The Survivors Club

Most unemployed people read books on resume writing, job search strategies, interviewing skills, etc. There is another book that should be on their reading list, even though it has absolutely nothing to do with the job search process.

Did you ever wondered why some people survive and others don’t? Why some stay calm and collected and others become highly stressed and unravel? How could some bounce back from adversity, while others collapse and surrender?

The Survivors Club by Ben Sherwood, cites many examples of individuals who faced all manner of adversity and, above all odds, survived. This thought-provoking book not only profiles dozens and dozens of survivors, it also gives you a way to grade yourself on your likely survivorship, and tips on how to raise your score. You even learn which seats on an airplane are the safest (be near an exit, and forget about that window seat).

The three rules of the Survivors Club, according to author Ben Sherwood, are that everyone is a survivor, one person’s crisis can’t be compared to another’s, and people are stronger than they know. Attitude has a lot to do with it. If you see yourself as a survivor, you’ll likely be one.

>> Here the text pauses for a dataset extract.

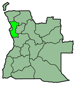 A map from province Bengo, Angola
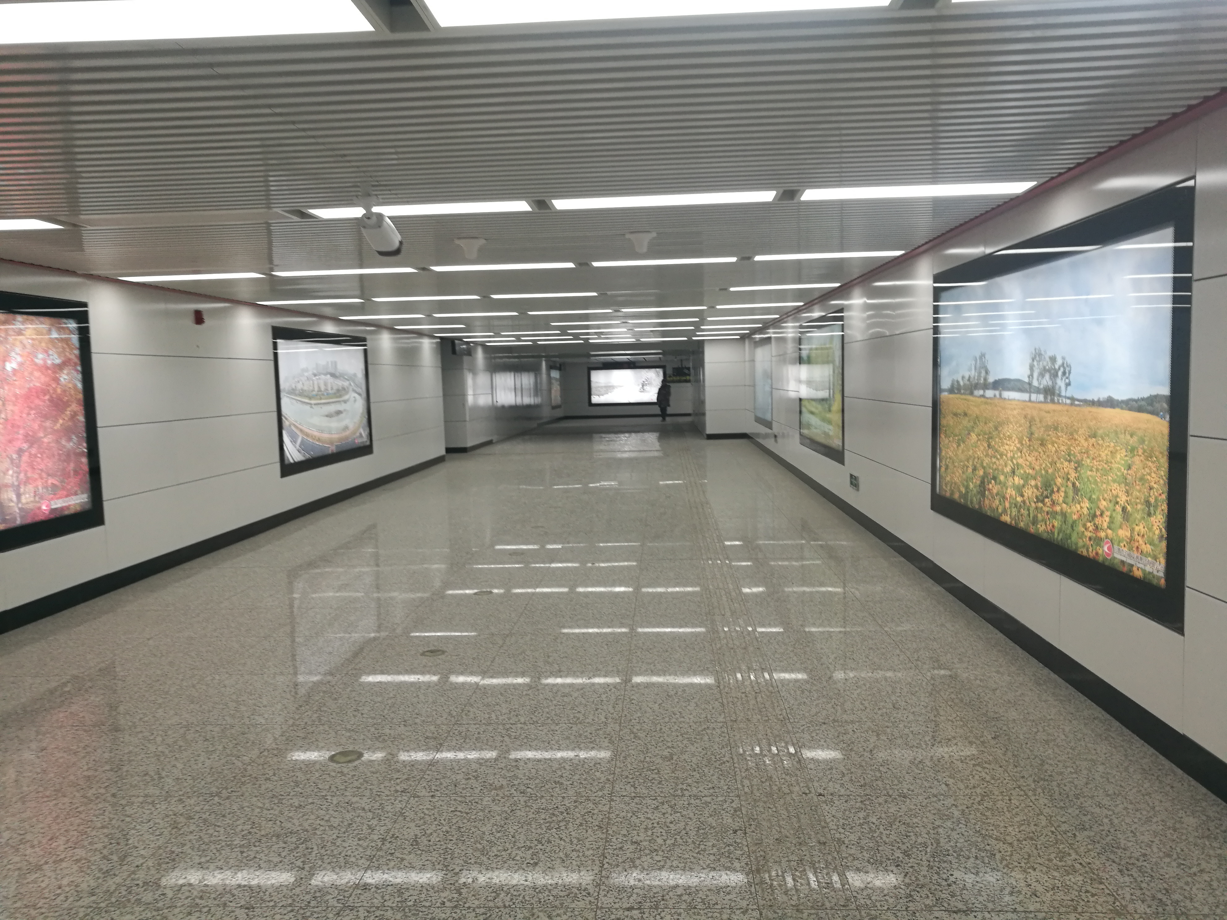 南环城路站文化墙

You learn many of the reasons why people do not survive. One is called the Incredulity Response — people simply don’t believe what they are seeing. Two gripping stories bring this idea to life. In the first, a car-ferry sinking in the Baltic Sea, many victims didn’t move or try to get out of the sinking ship, but were rather “frozen to the spot” looking like “marble statues, pale and immoveable.” 852 passengers died. In the second story, a fire in London’s Underground train station killed 31 people, with many commuters marching “right into the disaster, almost oblivious to the crush of people — some actually in flames — who were trying to escape.”

“Brainlock” is another reason some people in crisis die. They respond to the shock of the situation by forgetting to think. “Under stress… people often display memory problems. They seem to forget what they’re supposed to do.” This isn’t good if you’re skydiving. As Sherwood puts it, “panic is the archenemy of survival.”

The final section of the book is devoted to helping you understand your own survivor potential, with quizzes to take and a website to visit.

Key takeaways:

  • Your mind will play tricks on you. You need to “slap yourself” hard mentally and say “wake up, this is real !” as fast as you can. Also: you don’t personally need to feel threatened or in danger for your mind to totally trip out like that, all that need to happen is a vey critical situation like this. The more you are prepared for this to happen, the better. Be prepared for: auditory exclusion, tunnel vision, and extreme time distortion.
  • Bad things happen and just accept that.
  • Your mind will either race or slow way down.
  • You will maybe get extreme tunnel vision and you will get “auditory exclusion” (someone can be next to you yelling and you will not hear them). That scene in “Saving Private Ryan”, when the Captain is under fire and just freezes and can’t hear anything and is in shock reminds me of that a lot.
  • ACT. The author mentions this. Force yourself out of inertia. Inertia is the enemy.
  • TRUST YOUR GUT. If something feels wrong, it is.
  • It is up to you. Don’t wait for others. YOU are the one who has to do it NOW.